**Task item**. Within the records below, repeat each line exactly but keep every picture out of the copy.

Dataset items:
# # # # # # #

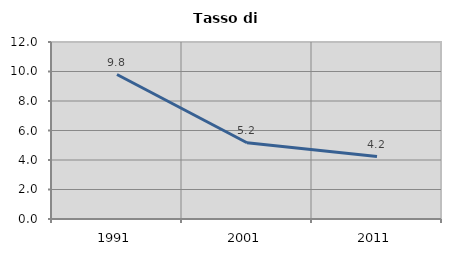
| Category | Tasso di disoccupazione   |
|---|---|
| 1991.0 | 9.794 |
| 2001.0 | 5.171 |
| 2011.0 | 4.235 |

# # # # # # #

**Solved exercise**.
| Category | Tasso di disoccupazione   |
|---|---|
| 1991.0 | 9.794 |
| 2001.0 | 5.171 |
| 2011.0 | 4.235 |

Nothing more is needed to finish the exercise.